Suddenly she turned sharply. A moment later, Corbett heard it, too: voices, sounding faintly over the whine of compressors.
Others-two at least, maybe more-must have entered the first compartment of Environmental Control. Sudden hope brought a measure of clarity back to him, helped steady his flagging senses. His gambit had worked. Bryce was sending help.
The voices came closer.
She stepped over him, gun at the ready, and slid up to the hatch leading to the second chamber. Opening his eyes a little wider, Corbett watched her peer carefully around the corner. The curved line of her hair, the barrel of the gun, were silhouetted by the yellow halo of light. Then she slipped through the hatch into the second chamber, ducked behind a turbine, and was lost from his view.
The voices continued.

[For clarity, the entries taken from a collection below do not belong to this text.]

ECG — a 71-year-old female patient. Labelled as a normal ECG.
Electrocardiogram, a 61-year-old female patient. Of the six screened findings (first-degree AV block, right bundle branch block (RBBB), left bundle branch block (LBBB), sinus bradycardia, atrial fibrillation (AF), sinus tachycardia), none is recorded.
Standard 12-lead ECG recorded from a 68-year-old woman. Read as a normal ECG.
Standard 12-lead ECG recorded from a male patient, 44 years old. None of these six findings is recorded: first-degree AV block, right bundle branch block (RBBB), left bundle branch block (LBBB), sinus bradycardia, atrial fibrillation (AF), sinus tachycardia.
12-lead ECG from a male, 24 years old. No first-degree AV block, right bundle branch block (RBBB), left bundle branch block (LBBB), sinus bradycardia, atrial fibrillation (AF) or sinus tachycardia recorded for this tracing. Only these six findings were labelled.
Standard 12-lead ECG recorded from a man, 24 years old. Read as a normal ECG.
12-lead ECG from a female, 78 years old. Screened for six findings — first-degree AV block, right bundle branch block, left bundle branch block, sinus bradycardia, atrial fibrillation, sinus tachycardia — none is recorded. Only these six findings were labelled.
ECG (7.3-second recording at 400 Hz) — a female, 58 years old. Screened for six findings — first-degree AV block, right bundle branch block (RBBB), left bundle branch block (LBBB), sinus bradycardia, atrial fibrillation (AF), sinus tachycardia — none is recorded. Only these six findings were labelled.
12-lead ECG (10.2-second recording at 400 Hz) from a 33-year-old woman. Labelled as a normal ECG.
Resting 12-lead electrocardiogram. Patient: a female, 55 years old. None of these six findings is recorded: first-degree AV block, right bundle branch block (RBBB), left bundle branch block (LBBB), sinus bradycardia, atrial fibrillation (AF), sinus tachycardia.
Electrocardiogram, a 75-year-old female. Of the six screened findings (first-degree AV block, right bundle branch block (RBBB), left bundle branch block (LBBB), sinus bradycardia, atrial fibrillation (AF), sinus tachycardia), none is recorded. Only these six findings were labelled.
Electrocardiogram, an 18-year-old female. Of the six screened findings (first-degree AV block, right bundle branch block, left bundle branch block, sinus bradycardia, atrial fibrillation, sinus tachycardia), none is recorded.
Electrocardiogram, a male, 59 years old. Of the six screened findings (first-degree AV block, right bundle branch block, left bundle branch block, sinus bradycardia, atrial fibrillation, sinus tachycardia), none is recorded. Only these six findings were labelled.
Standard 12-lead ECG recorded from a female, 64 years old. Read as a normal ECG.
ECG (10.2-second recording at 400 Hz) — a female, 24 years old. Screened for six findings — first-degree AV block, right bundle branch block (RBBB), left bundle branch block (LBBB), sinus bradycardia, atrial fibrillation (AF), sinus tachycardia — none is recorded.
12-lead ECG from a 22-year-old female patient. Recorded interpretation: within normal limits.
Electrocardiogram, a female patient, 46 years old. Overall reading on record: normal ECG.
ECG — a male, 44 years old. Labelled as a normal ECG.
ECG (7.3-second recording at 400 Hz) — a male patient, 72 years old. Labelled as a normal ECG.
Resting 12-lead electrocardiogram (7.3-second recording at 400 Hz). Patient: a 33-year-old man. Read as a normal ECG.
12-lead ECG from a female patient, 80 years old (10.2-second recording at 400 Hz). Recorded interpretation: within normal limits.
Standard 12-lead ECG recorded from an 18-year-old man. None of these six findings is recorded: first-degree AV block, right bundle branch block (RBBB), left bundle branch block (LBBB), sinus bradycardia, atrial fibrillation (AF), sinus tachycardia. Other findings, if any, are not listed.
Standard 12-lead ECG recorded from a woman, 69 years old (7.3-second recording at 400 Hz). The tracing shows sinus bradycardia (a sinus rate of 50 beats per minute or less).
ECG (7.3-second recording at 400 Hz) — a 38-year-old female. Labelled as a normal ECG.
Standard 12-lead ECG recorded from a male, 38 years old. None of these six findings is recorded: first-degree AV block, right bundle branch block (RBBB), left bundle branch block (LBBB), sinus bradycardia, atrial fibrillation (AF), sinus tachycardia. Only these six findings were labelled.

They no longer seemed to be getting any closer. He guessed they were still in the first compartment, somewhere between Bishop and the main exit from Environmental Control. From the few words he could make out, they sounded like maintenance workers, checking one of the innumerable pieces of equipment.
That meant the cavalry hadn't arrived-at least, not yet. Maybe it wasn't going to.
Corbett put out a hand, tried to raise himself to a sitting position, but his hand slipped and skidded on the bloody floor. A spear of pain lanced through his chest, and he bit his upper lip savagely to keep from crying out.
He lay there, breathing shallowly, letting the pain ease somewhat. Then, planting his feet on the metal floor, he pushed himself forward, slowly, toward the far bulkhead.